PIE-color-pos-mood Positive attitudes on your team will build resilience and influence every dimension of teamwork. Positivity will impact how well people get along with one another, how pleased they are to be on the team, their motivation and their creative thinking. That is why this is one of the seven team competencies the TESI® (Team Emotional and Social Intelligence Survey®) measures. Research Dr. Barbara Fredrickson describes in her books Positivity and Love 2.0 provides the scientific grounding to prove the power of positive engagement. Because most work is accomplished through teams, we are finding a tremendous thirst to better understand what this means for teams and how to assist teams in growing their positive mood.

Developing teams is a complex challenge that never stops requiring positive and proactive attention. One of the challenges to team effectiveness is the tendency for people to think and act individually and objectively, that is to focus exclusively on the task rather than each other. Busy team members can become so externally focused on projects and customers that they don’t focus on themselves or on the team. This lack of internal team focus can feel safer for several reasons: 1) addressing interpersonal relationships can seem much less controllable or scientific and less predictable and thus too uncertain; 2) team members may not be trained to be good at team or human dynamics, they enjoy being an expert but they aren’t expert in this situation; 3) their external focus in getting all the jobs done may leave them drained with little energy left for the team, and this is often compounded by highly demanding organizational politics; and 4) the team leader may be a technical expert in his/her production world but likely is not trained to be a team leader and to manage complex interpersonal situations and to build motivation while maintaining accountability; and 5) the full organization may not be aware of the challenges their teams are experiencing nor understand how they could support the team in effective change. This is why your team needs to make conscious, intentional efforts to build its positivity and resilience if you want to maximize productivity.

Art Aron, a human relations scientist, conducted research that shows how people move from a sense of separation – me and you – to a sense of being together – us or we. His research was done with couples, but the same principles apply to teams, which are a group of people working together to solve problems. The more overlap the individual team members see between each other, the more likely they will have a sense of “us” and that leads to a series of positive results. The more positive we are with each other, the more overlap we see between ourselves and others and that leads to feeling more openness and connection with others. In turn, this increased connection leads to helpful responses among team members that build trust – team members learn they can rely on considerate and supportive responses from one another. Most people will say they agree with the maxim that “All of us are smarter than one of us.” Understanding the dynamics of positive mood helps show us how to act in order to achieve its powerful effects.
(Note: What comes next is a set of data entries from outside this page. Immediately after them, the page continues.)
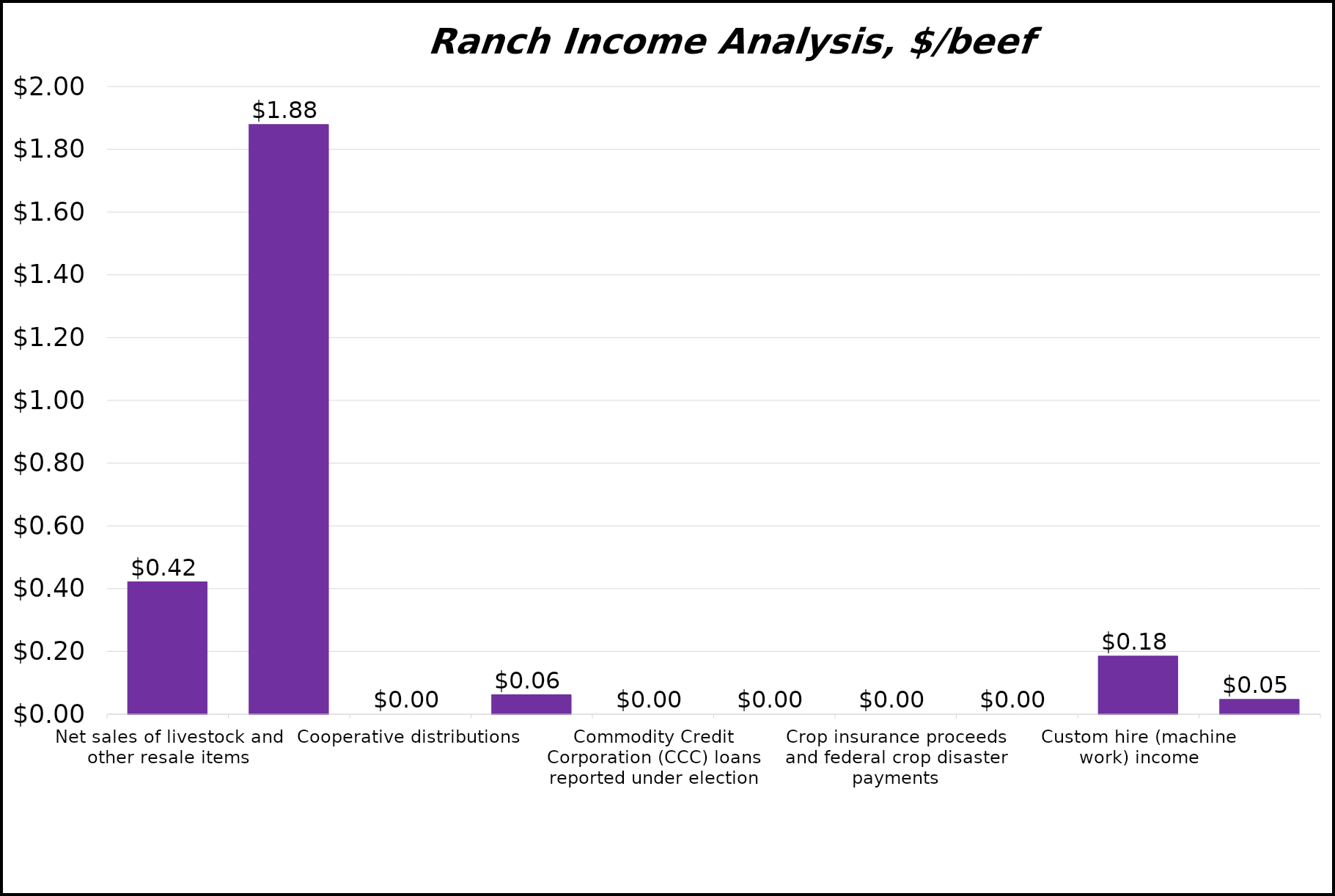
| Category | $/beef cow/day |
|---|---|
| Net sales of livestock and other resale items | 0.421 |
| Sales of livestock, produce, grains, and other products you raised | 1.878 |
| Cooperative distributions | 0 |
| Agricultural program payments | 0.061 |
| Commodity Credit Corporation (CCC) loans reported under election | 0 |
| Commodity Credit Corporation (CCC) loans forfeited | 0 |
| Crop insurance proceeds and federal crop disaster payments | 0 |
| Crop insurance proceeds and federal crop disaster payments deferred | 0 |
| Custom hire (machine work) income | 0.184 |
| Other income | 0.046 |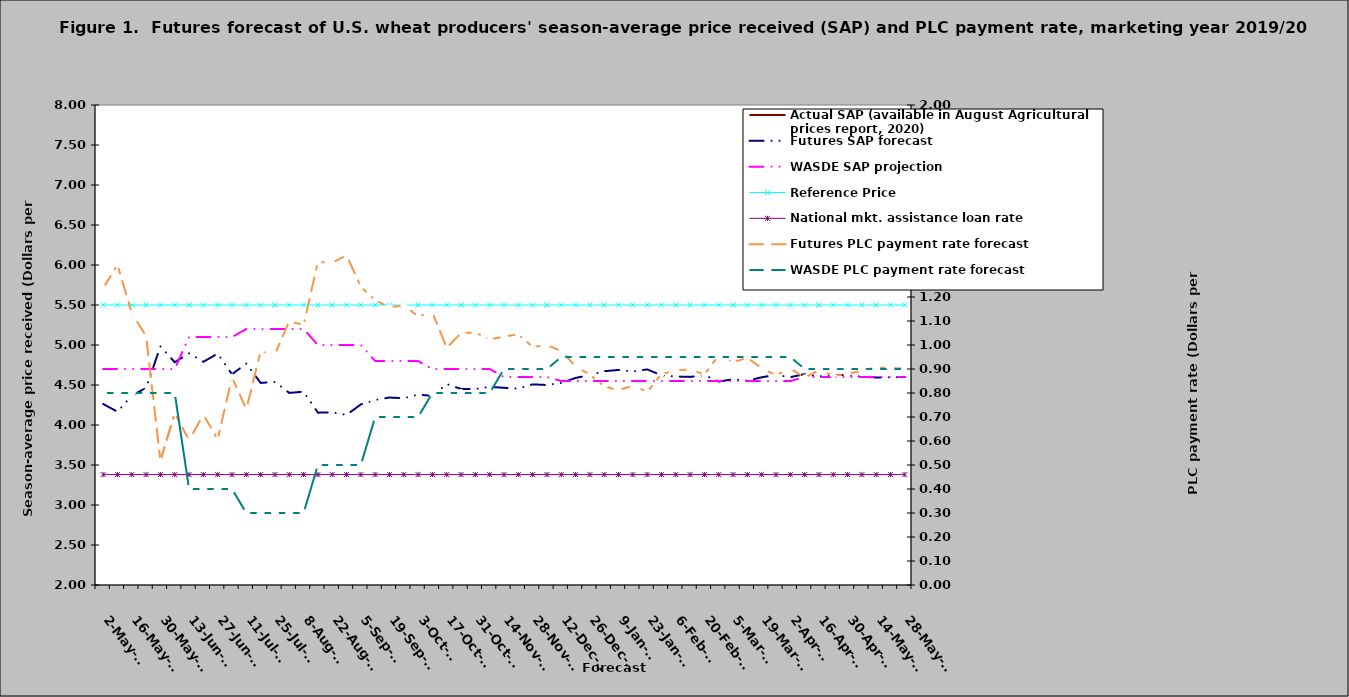
| Category | Actual SAP (available in August Agricultural prices report, 2020) | Futures SAP forecast | WASDE SAP projection | Reference Price | National mkt. assistance loan rate |
|---|---|---|---|---|---|
| 2019-05-02 |  | 4.263 | 4.7 | 5.5 | 3.38 |
| 2019-05-09 |  | 4.166 | 4.7 | 5.5 | 3.38 |
| 2019-05-16 |  | 4.368 | 4.7 | 5.5 | 3.38 |
| 2019-05-23 |  | 4.463 | 4.7 | 5.5 | 3.38 |
| 2019-05-30 |  | 4.982 | 4.7 | 5.5 | 3.38 |
| 2019-06-06 |  | 4.785 | 4.7 | 5.5 | 3.38 |
| 2019-06-13 |  | 4.896 | 5.1 | 5.5 | 3.38 |
| 2019-06-20 |  | 4.79 | 5.1 | 5.5 | 3.38 |
| 2019-06-27 |  | 4.893 | 5.1 | 5.5 | 3.38 |
| 2019-07-04 |  | 4.634 | 5.1 | 5.5 | 3.38 |
| 2019-07-11 |  | 4.768 | 5.2 | 5.5 | 3.38 |
| 2019-07-18 |  | 4.526 | 5.2 | 5.5 | 3.38 |
| 2019-07-25 |  | 4.538 | 5.2 | 5.5 | 3.38 |
| 2019-08-01 |  | 4.401 | 5.2 | 5.5 | 3.38 |
| 2019-08-08 |  | 4.417 | 5.2 | 5.5 | 3.38 |
| 2019-08-15 |  | 4.154 | 5 | 5.5 | 3.38 |
| 2019-08-22 |  | 4.157 | 5 | 5.5 | 3.38 |
| 2019-08-29 |  | 4.126 | 5 | 5.5 | 3.38 |
| 2019-09-05 |  | 4.258 | 5 | 5.5 | 3.38 |
| 2019-09-12 |  | 4.313 | 4.8 | 5.5 | 3.38 |
| 2019-09-19 |  | 4.343 | 4.8 | 5.5 | 3.38 |
| 2019-09-26 |  | 4.335 | 4.8 | 5.5 | 3.38 |
| 2019-10-03 |  | 4.38 | 4.8 | 5.5 | 3.38 |
| 2019-10-10 |  | 4.364 | 4.7 | 5.5 | 3.38 |
| 2019-10-17 |  | 4.512 | 4.7 | 5.5 | 3.38 |
| 2019-10-24 |  | 4.45 | 4.7 | 5.5 | 3.38 |
| 2019-10-31 |  | 4.448 | 4.7 | 5.5 | 3.38 |
| 2019-11-07 |  | 4.477 | 4.7 | 5.5 | 3.38 |
| 2019-11-14 |  | 4.465 | 4.6 | 5.5 | 3.38 |
| 2019-11-21 |  | 4.455 | 4.6 | 5.5 | 3.38 |
| 2019-11-28 |  | 4.508 | 4.6 | 5.5 | 3.38 |
| 2019-12-05 |  | 4.5 | 4.6 | 5.5 | 3.38 |
| 2019-12-12 |  | 4.525 | 4.55 | 5.5 | 3.38 |
| 2019-12-19 |  | 4.589 | 4.55 | 5.5 | 3.38 |
| 2019-12-26 |  | 4.624 | 4.55 | 5.5 | 3.38 |
| 2020-01-02 |  | 4.672 | 4.55 | 5.5 | 3.38 |
| 2020-01-09 |  | 4.688 | 4.55 | 5.5 | 3.38 |
| 2020-01-16 |  | 4.669 | 4.55 | 5.5 | 3.38 |
| 2020-01-23 |  | 4.695 | 4.55 | 5.5 | 3.38 |
| 2020-01-30 |  | 4.621 | 4.55 | 5.5 | 3.38 |
| 2020-02-06 |  | 4.606 | 4.55 | 5.5 | 3.38 |
| 2020-02-13 |  | 4.601 | 4.55 | 5.5 | 3.38 |
| 2020-02-20 |  | 4.623 | 4.55 | 5.5 | 3.38 |
| 2020-02-27 |  | 4.543 | 4.55 | 5.5 | 3.38 |
| 2020-03-05 |  | 4.572 | 4.55 | 5.5 | 3.38 |
| 2020-03-12 |  | 4.553 | 4.55 | 5.5 | 3.38 |
| 2020-03-19 |  | 4.596 | 4.55 | 5.5 | 3.38 |
| 2020-03-26 |  | 4.626 | 4.55 | 5.5 | 3.38 |
| 2020-04-02 |  | 4.598 | 4.55 | 5.5 | 3.38 |
| 2020-04-09 |  | 4.636 | 4.6 | 5.5 | 3.38 |
| 2020-04-16 |  | 4.606 | 4.6 | 5.5 | 3.38 |
| 2020-04-23 |  | 4.627 | 4.6 | 5.5 | 3.38 |
| 2020-04-30 |  | 4.622 | 4.6 | 5.5 | 3.38 |
| 2020-05-07 |  | 4.605 | 4.6 | 5.5 | 3.38 |
| 2020-05-14 |  | 4.594 | 4.6 | 5.5 | 3.38 |
| 2020-05-21 |  | 4.595 | 4.6 | 5.5 | 3.38 |
| 2020-05-28 |  | 4.598 | 4.6 | 5.5 | 3.38 |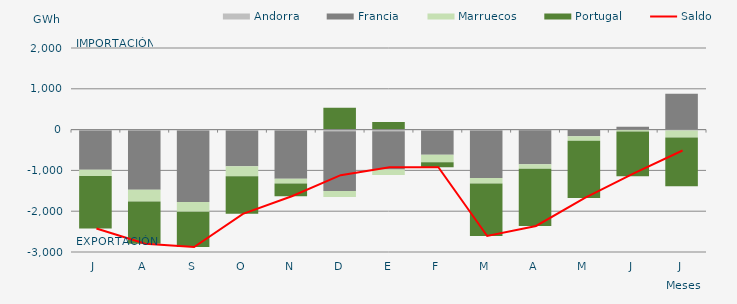
| Category | Andorra | Francia | Marruecos | Portugal |
|---|---|---|---|---|
| J | -22.256 | -963.789 | -152.863 | -1283.78 |
| A | -20.355 | -1451.936 | -291.598 | -1034.215 |
| S | -19.779 | -1752.3 | -243.405 | -861.179 |
| O | -20.359 | -877.448 | -247.178 | -920.502 |
| N | -20.176 | -1184.993 | -114.159 | -314.568 |
| D | -39.88 | -1462.427 | -149.967 | 535.045 |
| E | -42.454 | -936.901 | -131.692 | 188.334 |
| F | -21.206 | -592.499 | -187.112 | -122.026 |
| M | -23.108 | -1163.333 | -133.704 | -1286.701 |
| A | -14.627 | -836.505 | -105.478 | -1404.431 |
| M | -10.909 | -149.423 | -115.706 | -1398.852 |
| J | -2.08 | 70.4 | -42.701 | -1096.73 |
| J | -19.231 | 877.054 | -174.716 | -1194.709 |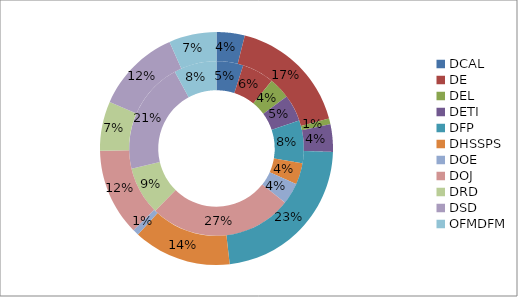
| Category | % Surveys | % Compliance Burden |
|---|---|---|
| DCAL | 0.05 | 0.039 |
| DE | 0.059 | 0.169 |
| DEL | 0.04 | 0.008 |
| DETI | 0.05 | 0.038 |
| DFP | 0.079 | 0.227 |
| DHSSPS | 0.04 | 0.136 |
| DOE | 0.04 | 0.009 |
| DOJ | 0.267 | 0.121 |
| DRD | 0.089 | 0.069 |
| DSD | 0.208 | 0.119 |
| OFMDFM | 0.079 | 0.066 |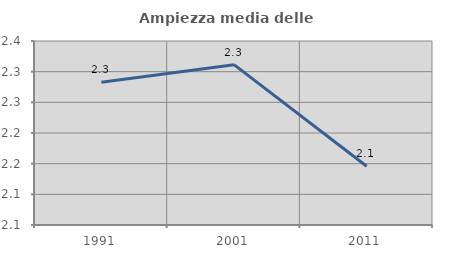
| Category | Ampiezza media delle famiglie |
|---|---|
| 1991.0 | 2.283 |
| 2001.0 | 2.311 |
| 2011.0 | 2.146 |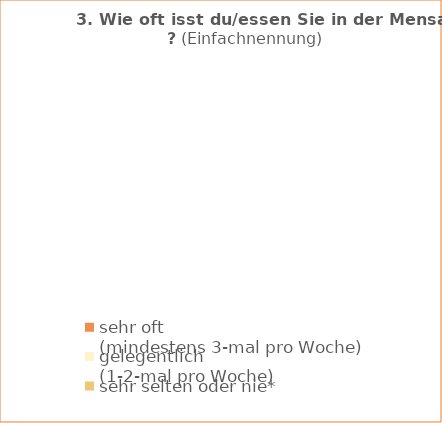
| Category | Series 0 | Series 1 |
|---|---|---|
| sehr oft 
(mindestens 3-mal pro Woche) |  | 0 |
| gelegentlich 
(1-2-mal pro Woche) |  | 0 |
| sehr selten oder nie* |  | 0 |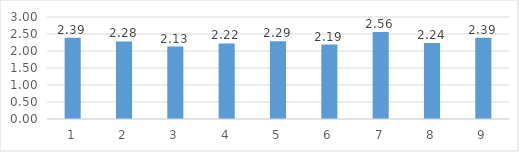
| Category | Series 0 |
|---|---|
| 0 | 2.393 |
| 1 | 2.28 |
| 2 | 2.13 |
| 3 | 2.223 |
| 4 | 2.287 |
| 5 | 2.19 |
| 6 | 2.557 |
| 7 | 2.237 |
| 8 | 2.387 |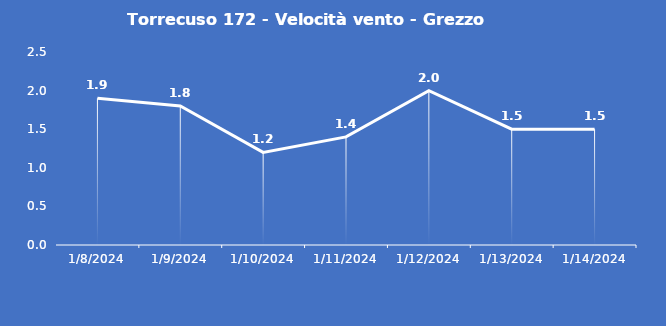
| Category | Torrecuso 172 - Velocità vento - Grezzo (m/s) |
|---|---|
| 1/8/24 | 1.9 |
| 1/9/24 | 1.8 |
| 1/10/24 | 1.2 |
| 1/11/24 | 1.4 |
| 1/12/24 | 2 |
| 1/13/24 | 1.5 |
| 1/14/24 | 1.5 |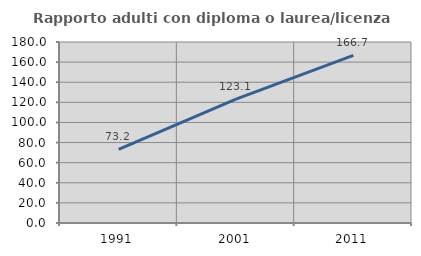
| Category | Rapporto adulti con diploma o laurea/licenza media  |
|---|---|
| 1991.0 | 73.184 |
| 2001.0 | 123.118 |
| 2011.0 | 166.667 |

Fredrickson writes that positivity broadens one’s view from “me” to “us” and then to “all of us” not just the part of the group that looks or thinks like you. Thus building positive attitudes within your team will expand the effectiveness of your diversity efforts. We often talk about emotions being highly contagious and that’s so for positivity, as well as for negativity. This makes it important for team leaders as well as all team members to be intentionally positive. Fredrickson explains that “positivity spreads because people unconsciously mimic emotional gestures and facial expressions of those around you … positivity breeds helpful, compassionate acts.” Furthermore, she points out that when we act positively with others we are likely proud of our engagement and “pride broadens your mindset by igniting your visions about other and larger ways in which you might be helpful.” (Positivity, pp. 69-70) We are certain that’s what you want for your teams.

Furthermore, positivity is central to the ability to collaborate which is based on the ability to work jointly with one another, to listen to different perspectives and to find common answers. Collaborative Growth’s team model demonstrates how we bring team emotional and social intelligence competencies together to create collaborative intelligence. Frankly one of the easiest team strengths to build is positive mood so practice this and you will also build your team’s resilience.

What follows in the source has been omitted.